It is fitting, I think, to be writing this article on Memorial Day, and at the conclusion of Alumni Weekend. The last three days have been about reuniting with family, remembering days gone by, and honoring those who have gone before. Today, I pay homage to something that has recently departed, something that has provided such powerful memories for so many. Today, I memorialize Longfellow Middle School.
Friday was the last day of school. Now, for all the last days of school I have experienced, Friday was special. Yes, it had the usual events, the awards ceremony with the grade school, the end of year softball game with the junior high. We played “Bingo For Books” and we ate sack lunches and grilled hotdogs on the school lawn. I signed a multitude of t-shirts and extended wishes for a happy and safe summer to all.
This last day of school, however, held one ceremony I will never forget. At 11:25, the junior high students assembled in a line that stretched up and down the staircases and through both main hallways of Longfellow Middle School. Faculty and staff joined the line and we all held hands, creating an unbroken chain through the school. We had gathered to commemorate the closing of the building and to listen to the final bell.
The voice of Mrs. Keith, the Longfellow Middle School secretary, came over the intercom. She read a prepared statement, a eulogy of sorts, for our beloved school. She noted the symmetrical design, how one side resembled the other, with matching doors, stairways and connecting hallways. “This building reminds us that no matter where you start from, you can always reach your goals,” she read.
She noted how the massive granite structure “rises tall,” just like the spirit of the students who have walked its halls and learned in its classrooms. She praised the adaptability of the building, how it served both as “Memorial High School” and later as “Longfellow Middle School.” Finally, she remembered the students, the thousands of students, who had filled the building and turned it from a building and into a school. “A school is more than the walls,” Mrs. Keith read, “it is the soul and the spirit of the students who gather within the walls.”

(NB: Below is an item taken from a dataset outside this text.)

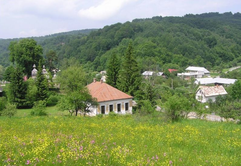 Veduta obce Bodružal. V popredí budova školy, ktorá bola postavená v roku 1900. Výchovno vzdelávací proces bol v škole vykonávaný až do roku 1973. Dnes v nej sídli obecný úrad a veriaci pravoslávnej cirkvi majú svoju modlitebňu. V pozadí budova bývalej predajne Jednotného ľudového spotrebného družstva v Bodružale, dnes je nefunkčná.
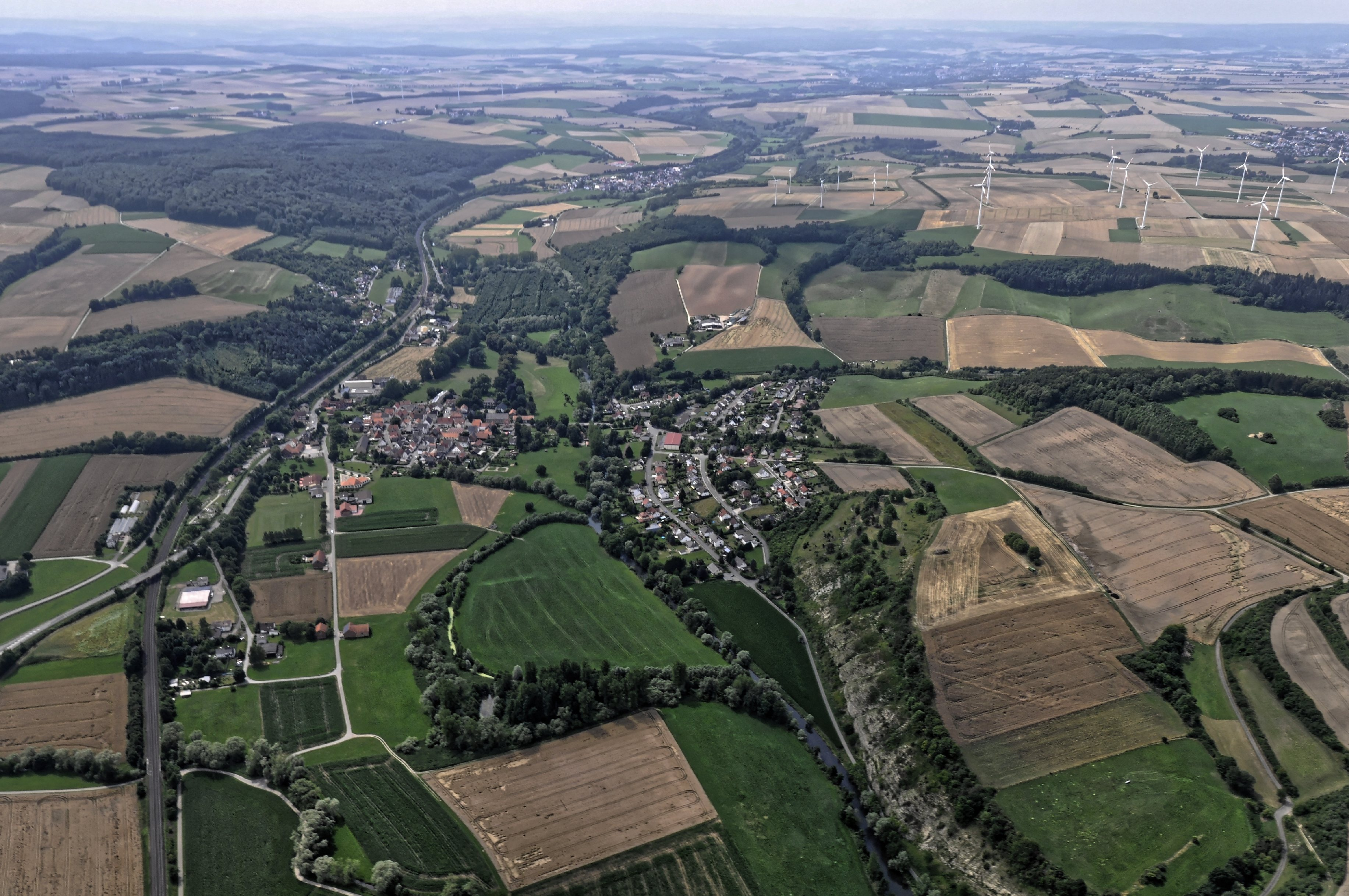 Bilder vom Flug NordholzHammelburg 2015: Liebenau

School, she reminded us, is just as much about our past as it is about our future. A school has a life of its own, complete with a rich history filled with countless memories. And while this current group of students perhaps doesn’t fully comprehend the importance of their part in the collective history that makes up Longfellow Middle School, I think most of them understood the sadness involved in the closing of such a remarkable chapter in the history and culture of our town.
At the end, Mrs. Keith acknowledged that the students, faculty, and staff will move on to a new school, to start a new tradition in the new Hill City Junior High as the new Hill City Junior High Ringnecks. However, she said, her voice breaking with emotion, we will never forget our beloved Broncos.
That last line, of course, sent many of us to tears, as we stood hand in hand on staircases and in hallways. The moment of silence planned before the final bell was accompanied by the soft sobs and sniffles of students who fully felt the gravity of this solemn occasion. Then the bell rang, long and heavy, evoking feelings of sorrow with the memory of so many bells that had rung before. As soon as the last echo of its mournful peal died within the walls, we applauded and embraced in a last tearful goodbye.
Needless to say, it was a powerful moment, one that I doubt many students will ever forget. For my part, I was just happy to have been part of the ceremony. I think we, as human beings, need ceremonies like these. Especially on weekends like these. We need to visit cemeteries, we need to be with family, we need to remember, to cry, to say hello, and to say goodbye. I think that we as the last students and faculty of Longfellow Middle School, needed our final bell ceremony. We needed a farewell speech, we needed to hold hands in silence, and we needed the drama and the emotion of the final bell. We needed, and we received, closure.
Now, we can move forward, never forgetting our past, but ready, willing, and able to embrace our collective future.